The European Commission's approval followed a favorable recommendation from the European Medicines Agency's human medicines committee. This decision was backed by data from the phase 3 PALOMA-3 study, which indicated that the SC formulation of Rybrevant was non-inferior to its IV counterpart. After a median follow-up period of seven months, the overall response rate was similar between the two groups: 30% for SC and 33% for IV administration. Notably, the time required to administer SC Rybrevant was significantly reduced to roughly five minutes, compared to approximately five hours for the initial IV infusion. Moreover, there was a remarkable five-fold decrease in infusion-related reactions among patients receiving SC Rybrevant.

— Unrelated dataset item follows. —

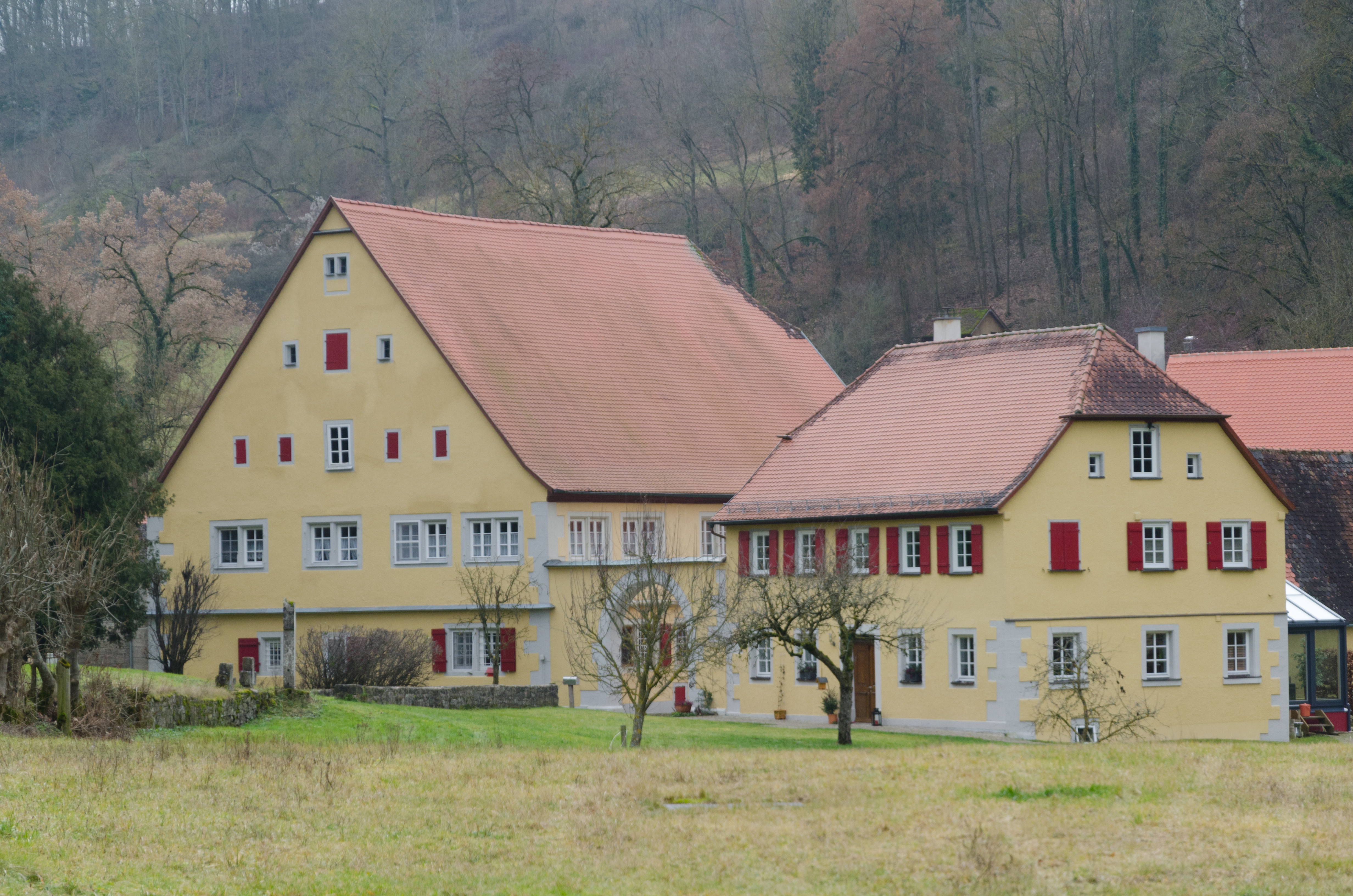 Rothenburg ob der Tauber, Taubertalweg 50ab

Commenting on this development, Henar Hevia, the senior director and EMEA therapeutic area lead for oncology at J&J Innovative Medicine, remarked that the approval of the SC Rybrevant marks a significant enhancement in the treatment journey for patients with EGFR-mutated advanced NSCLC. He emphasized that this advancement not only reduces the treatment burden but also aims to improve patients' quality of life, allowing them to dedicate more time to aspects of life that are truly important to them.

The introduction of the SC formulation of Rybrevant reflects J&J's ongoing commitment to innovating cancer treatments, focusing on improving patient experience and outcomes. By addressing the logistical challenges associated with lengthy administration times and reducing adverse reactions, the new formulation is poised to provide a more convenient and patient-friendly treatment option for those battling this aggressive form of lung cancer. The healthcare community anticipates that these improvements will contribute positively to the management of NSCLC, offering a more efficient and comfortable treatment experience for both patients and healthcare professionals involved in their care.